Pasien Gagal Ginjal Meninggal, Sejauh Mana Tanggung Jawab RS?

Pasien Gagal Ginjal Meninggal, Sejauh Mana Tanggung Jawab RS?
Image source: RSUD Provinsi NTB

Pasien Gagal Ginjal Meninggal, Sejauh Mana Tanggung Jawab RS?

“Tidak semua bentuk kegagalan dalam upaya rumah sakit dalam menangani pasien dapat dianggap sebagai suatu tindakan yang melanggar hukum.”

Baru-baru ini, kabar mengejutkan datang dari sektor kesehatan. Dilansir Bisnis, Menteri Kesehatan, Budi Gunadi Sadikin, mengakui bahwa terdapat keterlambatan penanganan terhadap pasien yang meninggal dunia gagal ginjal beberapa waktu lalu. Hal ini disampaikan dalam dalam agenda Kementerian Kesehatan pada parlemen, Rabu (08/02/2023). 

Baca Juga: Orang Tua Korban Gagal Ginjal Akut Ajukan Gugatan Class Action, Pahami Syarat-Syaratnya!

Menurutnya, rumah sakit sejatinya telah memiliki obat untuk menangani kasus-kasus gagal ginjal yang belakangan sedang marak tersebut. Hanya saja, proses rujukan pasien kerap kali menjadi permasalahan fatal yang menyebabkan kematian dalam kasus ini menjadi rentan terjadi.

Budi mencontohkan bahwasanya ada kasus seorang pasien yang dikonfirmasi gagal ginjal baru-baru ini yang dirujuk ke Rumah Sakit Cipto Mangunkusumo (RSCM). Terlalu lamanya proses rujukan membuat pasien berusia 1 tahun itu terlambat untuk mendapatkan perawatan intensif sekaligus terapi dengan menggunakan obat penawar hingga kemudian ia meninggal dunia.

Dari kasus ini, kemudian juga menjadi timbul pertanyaan di masyarakat. Sejauh mana batas pertanggungjawaban rumah sakit dalam kondisi seperti itu?

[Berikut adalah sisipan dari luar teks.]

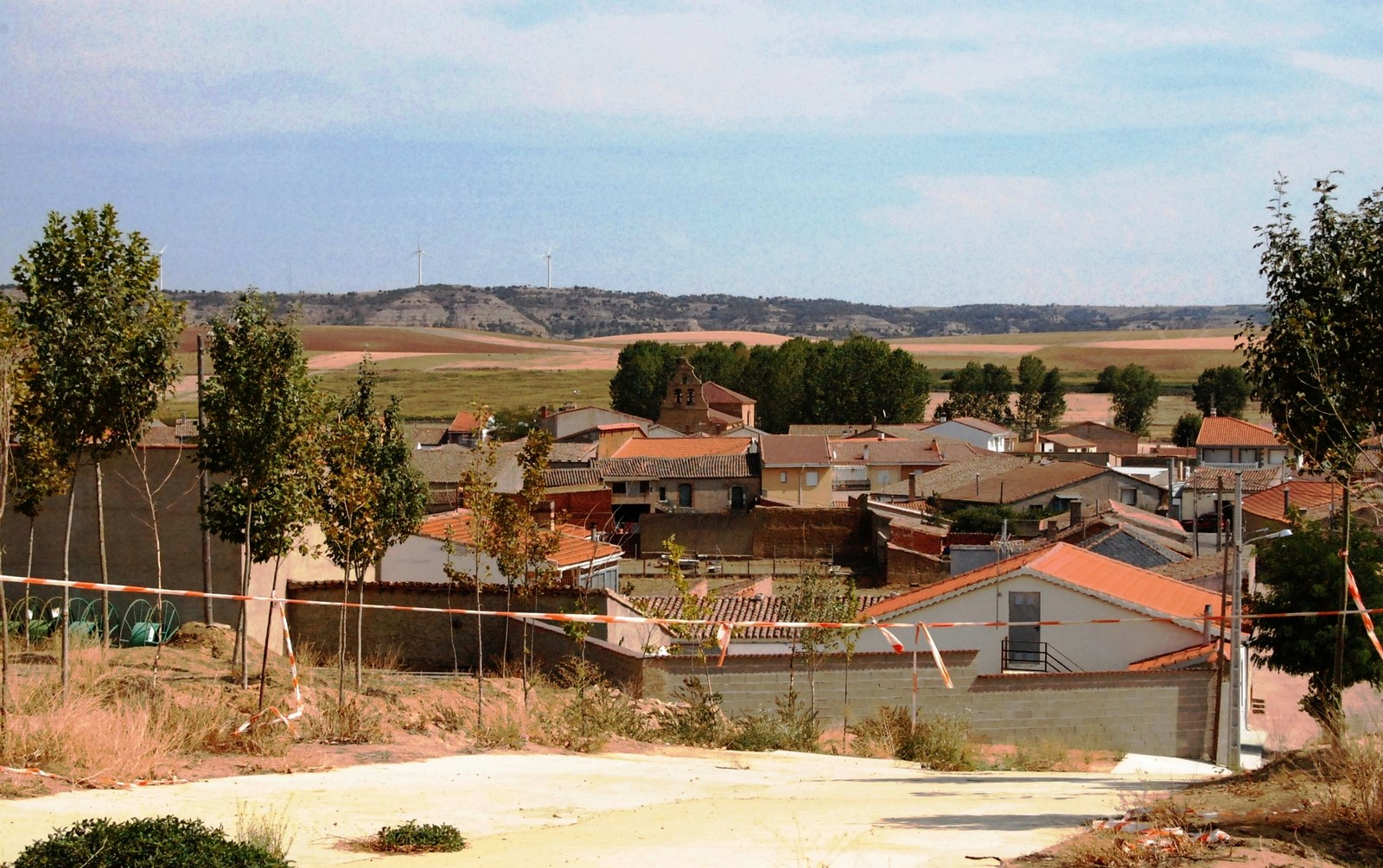 49157 Madridanos, Zamora, Spain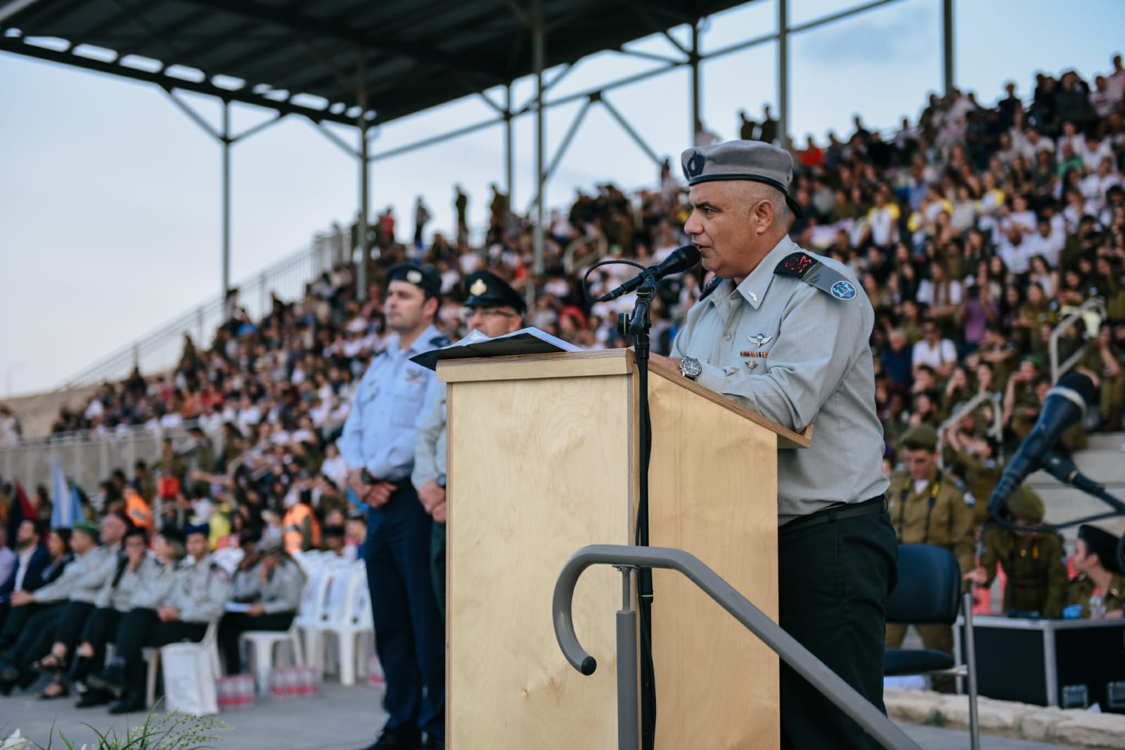 טקס סיום קורס קצינים אחוד לכלל חילות אכ"א - חיל משאבי האנוש, חיל המשטרה הצבאית וחיל החינוך והנוער. הטקס נערך בראשות ראש אכ"א בקריית הדרכה שבנגב.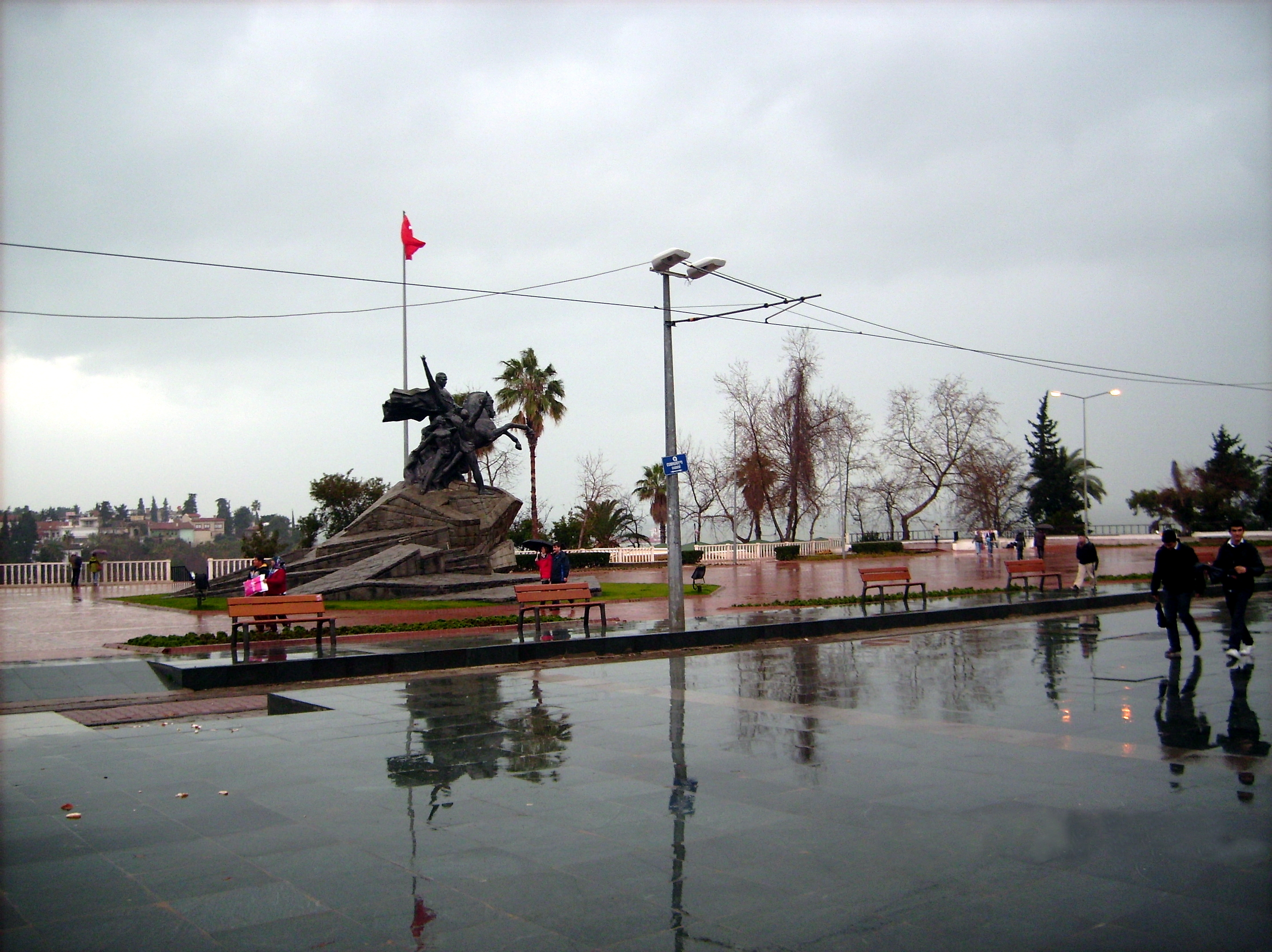 Atatürk-Denkmal in Antalya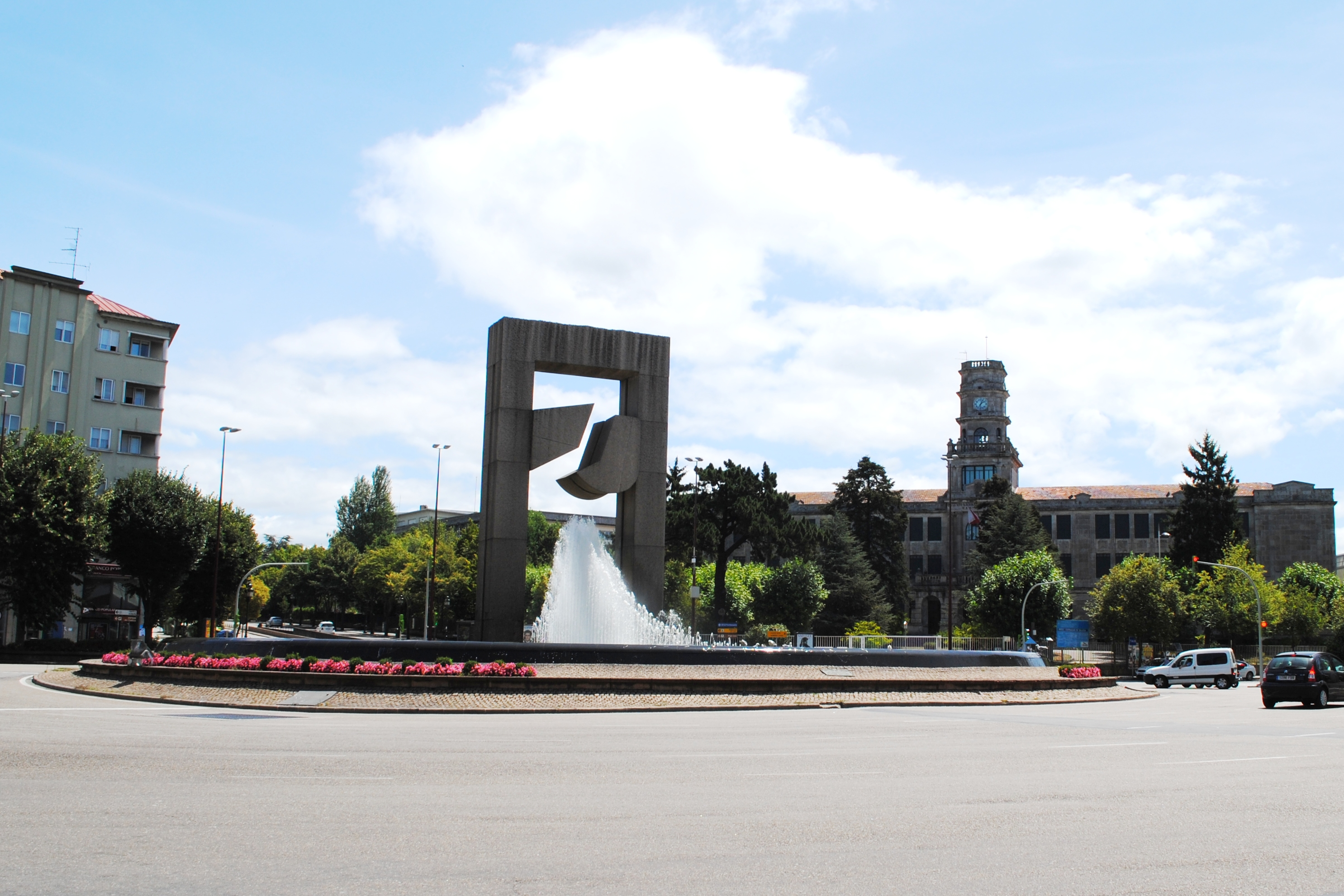 Praza de América de Vigo. En primeiro plano a Porta do Atlántico do escultor Silverio Rivas. En segundo plano o instituto Santa Irene do arquitecto Antonio Cominges Tapia.

Berkaitan dengan hal tersebut, Dosen Hukum Kesehatan Fakultas Hukum Universitas Indonesia (FH UI), Wahyu Andrianto, menjelaskan bahwa karakteristik dari tindakan medis adalah inspanningsverbintenis (perikatan yang menitikberatkan pada upaya maksimal) dan bukan resultaatsverbintenis (perikatan yang menitikberatkan pada hasil). 

Sehingga, tidak semua bentuk kegagalan dalam upaya rumah sakit dalam menangani pasien dapat dianggap sebagai suatu tindakan yang melanggar hukum.

Tanggung Jawab karena Kegagalan

Dituliskan pada situs resmi FH UI, Wahyu menegaskan bahwa kegagalan dalam tindakan medis baru dapat diproses secara hukum apabila memenuhi unsur tertentu. Berkaitan dengan proses pidana unsur perbuatan yang harus terpenuhi yakni: 

  1. menyimpang dari Standar Profesi Kedokteran; 
  2. mengandung culpa lata (kelalaian berat); dan 
  3. menimbulkan akibat yang fatal atau serius. 

Sedangkan, proses perdata juga dapat ditempuh apabila memenuhi unsur:

  1. menyimpang dari Standar Profesi Kedokteran; 
  2. mengandung culpa, meskipun hanya culpa levis (kelalaian ringan); 
  3. ada kerugian; dan
  4. ada hubungan kausal antara kegagalan tindakan medis dengan kerugian.

Secara lebih khusus, dijelaskan pada Pasal 46 Undang-Undang Nomor 44 Tahun 2009 tentang Rumah Sakit bahwa rumah sakit hanya bertanggung jawab secara hukum terhadap semua kerugian yang ditimbulkan atas kelalaian yang dilakukan oleh tenaga kesehatan di rumah sakit. 

Wahyu mengartikan bahwa ada 2 (dua) makna yang terkandung di dalam pengaturan ini. Pertama, rumah sakit hanya bertanggung jawab terhadap kesalahan yang bersifat kelalaian dan bukan kesalahan yang bersifat kesengajaan.Kedua, kelalaian tersebut dilakukan oleh tenaga kesehatan pada saat atau dalam rangka melaksanakan tugas yang diberikan oleh rumah sakit.